[Exercise material]
● ● ● ● ●

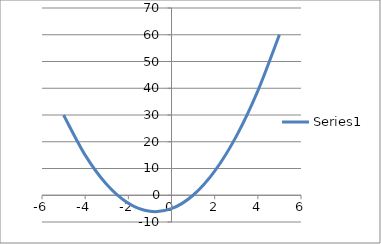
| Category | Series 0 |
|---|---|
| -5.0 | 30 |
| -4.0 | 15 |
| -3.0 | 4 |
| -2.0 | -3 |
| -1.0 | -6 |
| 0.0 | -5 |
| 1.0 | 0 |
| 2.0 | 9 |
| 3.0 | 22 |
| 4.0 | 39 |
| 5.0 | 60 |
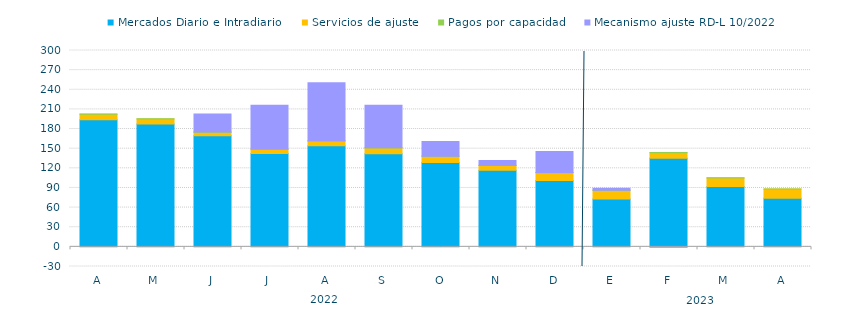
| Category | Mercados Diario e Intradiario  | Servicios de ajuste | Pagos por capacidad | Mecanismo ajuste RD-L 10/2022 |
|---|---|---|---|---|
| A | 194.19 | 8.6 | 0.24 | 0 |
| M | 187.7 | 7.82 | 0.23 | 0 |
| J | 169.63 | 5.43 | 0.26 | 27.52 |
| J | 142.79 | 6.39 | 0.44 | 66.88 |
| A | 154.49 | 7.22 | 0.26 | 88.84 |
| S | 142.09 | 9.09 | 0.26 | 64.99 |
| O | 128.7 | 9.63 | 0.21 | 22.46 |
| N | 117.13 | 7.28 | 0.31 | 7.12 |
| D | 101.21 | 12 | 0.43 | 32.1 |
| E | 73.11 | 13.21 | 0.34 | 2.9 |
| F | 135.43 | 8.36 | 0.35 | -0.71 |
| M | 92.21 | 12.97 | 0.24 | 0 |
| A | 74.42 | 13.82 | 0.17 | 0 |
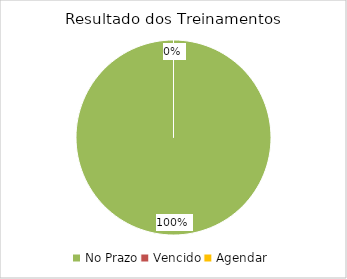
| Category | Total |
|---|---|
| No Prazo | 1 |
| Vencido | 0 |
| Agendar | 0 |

● ● ● ● ●

[Task instructions] Without including any pictures, reproduce the data exactly.

[Answer area]
| Category | Series 0 |
|---|---|
| -5.0 | 30 |
| -4.0 | 15 |
| -3.0 | 4 |
| -2.0 | -3 |
| -1.0 | -6 |
| 0.0 | -5 |
| 1.0 | 0 |
| 2.0 | 9 |
| 3.0 | 22 |
| 4.0 | 39 |
| 5.0 | 60 |
| Category | Mercados Diario e Intradiario  | Servicios de ajuste | Pagos por capacidad | Mecanismo ajuste RD-L 10/2022 |
|---|---|---|---|---|
| A | 194.19 | 8.6 | 0.24 | 0 |
| M | 187.7 | 7.82 | 0.23 | 0 |
| J | 169.63 | 5.43 | 0.26 | 27.52 |
| J | 142.79 | 6.39 | 0.44 | 66.88 |
| A | 154.49 | 7.22 | 0.26 | 88.84 |
| S | 142.09 | 9.09 | 0.26 | 64.99 |
| O | 128.7 | 9.63 | 0.21 | 22.46 |
| N | 117.13 | 7.28 | 0.31 | 7.12 |
| D | 101.21 | 12 | 0.43 | 32.1 |
| E | 73.11 | 13.21 | 0.34 | 2.9 |
| F | 135.43 | 8.36 | 0.35 | -0.71 |
| M | 92.21 | 12.97 | 0.24 | 0 |
| A | 74.42 | 13.82 | 0.17 | 0 |
| Category | Total |
|---|---|
| No Prazo | 1 |
| Vencido | 0 |
| Agendar | 0 |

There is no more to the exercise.